● ASSIGNMENT:
Your reply should hold the line containing "136.529 | 141.36 |" and every later line of the records, reproduced exactly, and no other lines.

● SUPPLIED MATERIAL:
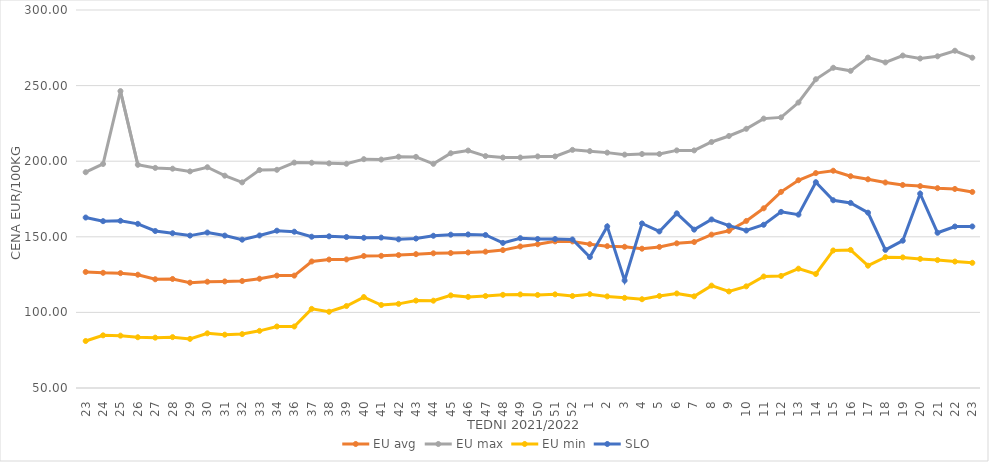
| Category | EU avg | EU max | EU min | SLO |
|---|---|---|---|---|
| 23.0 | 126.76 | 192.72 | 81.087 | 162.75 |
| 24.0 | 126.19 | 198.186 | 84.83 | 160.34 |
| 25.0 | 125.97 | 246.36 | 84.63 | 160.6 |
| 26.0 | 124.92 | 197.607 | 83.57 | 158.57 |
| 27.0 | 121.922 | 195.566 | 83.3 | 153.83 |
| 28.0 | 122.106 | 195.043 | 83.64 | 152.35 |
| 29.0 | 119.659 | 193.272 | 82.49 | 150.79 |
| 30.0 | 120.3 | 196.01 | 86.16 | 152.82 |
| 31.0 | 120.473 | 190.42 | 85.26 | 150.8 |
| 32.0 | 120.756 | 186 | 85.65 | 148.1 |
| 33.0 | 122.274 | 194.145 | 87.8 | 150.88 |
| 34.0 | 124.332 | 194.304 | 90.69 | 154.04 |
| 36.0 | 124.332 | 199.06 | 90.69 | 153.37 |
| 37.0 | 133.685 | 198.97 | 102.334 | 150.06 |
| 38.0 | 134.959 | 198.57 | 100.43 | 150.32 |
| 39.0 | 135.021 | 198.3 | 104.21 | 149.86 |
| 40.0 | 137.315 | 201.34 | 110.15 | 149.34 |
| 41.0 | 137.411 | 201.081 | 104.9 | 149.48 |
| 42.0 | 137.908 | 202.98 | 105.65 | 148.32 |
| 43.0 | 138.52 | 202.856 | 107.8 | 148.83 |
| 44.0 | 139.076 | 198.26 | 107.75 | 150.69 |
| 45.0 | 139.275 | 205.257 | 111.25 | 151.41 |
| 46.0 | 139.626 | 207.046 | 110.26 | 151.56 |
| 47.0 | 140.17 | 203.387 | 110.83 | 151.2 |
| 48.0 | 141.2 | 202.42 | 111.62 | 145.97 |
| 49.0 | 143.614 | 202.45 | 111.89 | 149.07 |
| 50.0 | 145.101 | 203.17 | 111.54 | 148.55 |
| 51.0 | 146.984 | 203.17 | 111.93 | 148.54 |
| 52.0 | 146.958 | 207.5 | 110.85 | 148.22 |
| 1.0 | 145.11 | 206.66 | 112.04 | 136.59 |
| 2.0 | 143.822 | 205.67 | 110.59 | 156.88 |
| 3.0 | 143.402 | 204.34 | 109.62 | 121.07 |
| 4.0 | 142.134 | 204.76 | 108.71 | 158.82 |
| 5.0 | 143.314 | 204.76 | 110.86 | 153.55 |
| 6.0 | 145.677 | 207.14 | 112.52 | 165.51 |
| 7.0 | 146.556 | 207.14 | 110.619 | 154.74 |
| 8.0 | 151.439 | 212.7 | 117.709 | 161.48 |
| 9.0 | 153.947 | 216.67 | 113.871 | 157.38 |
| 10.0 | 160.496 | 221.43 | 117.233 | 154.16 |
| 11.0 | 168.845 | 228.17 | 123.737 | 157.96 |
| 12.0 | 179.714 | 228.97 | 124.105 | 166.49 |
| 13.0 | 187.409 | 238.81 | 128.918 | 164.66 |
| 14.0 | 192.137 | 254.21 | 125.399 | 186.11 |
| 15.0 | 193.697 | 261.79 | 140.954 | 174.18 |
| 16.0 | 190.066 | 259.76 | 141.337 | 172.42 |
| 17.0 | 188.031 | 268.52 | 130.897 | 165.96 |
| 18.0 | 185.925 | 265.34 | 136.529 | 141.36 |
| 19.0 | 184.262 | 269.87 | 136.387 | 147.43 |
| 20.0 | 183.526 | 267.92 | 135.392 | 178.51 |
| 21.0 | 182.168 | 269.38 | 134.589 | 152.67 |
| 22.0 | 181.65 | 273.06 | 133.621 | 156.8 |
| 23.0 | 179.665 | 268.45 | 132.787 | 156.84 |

● SOLUTION TO THIS EXERCISE:
| 18.0 | 185.925 | 265.34 | 136.529 | 141.36 |
| 19.0 | 184.262 | 269.87 | 136.387 | 147.43 |
| 20.0 | 183.526 | 267.92 | 135.392 | 178.51 |
| 21.0 | 182.168 | 269.38 | 134.589 | 152.67 |
| 22.0 | 181.65 | 273.06 | 133.621 | 156.8 |
| 23.0 | 179.665 | 268.45 | 132.787 | 156.84 |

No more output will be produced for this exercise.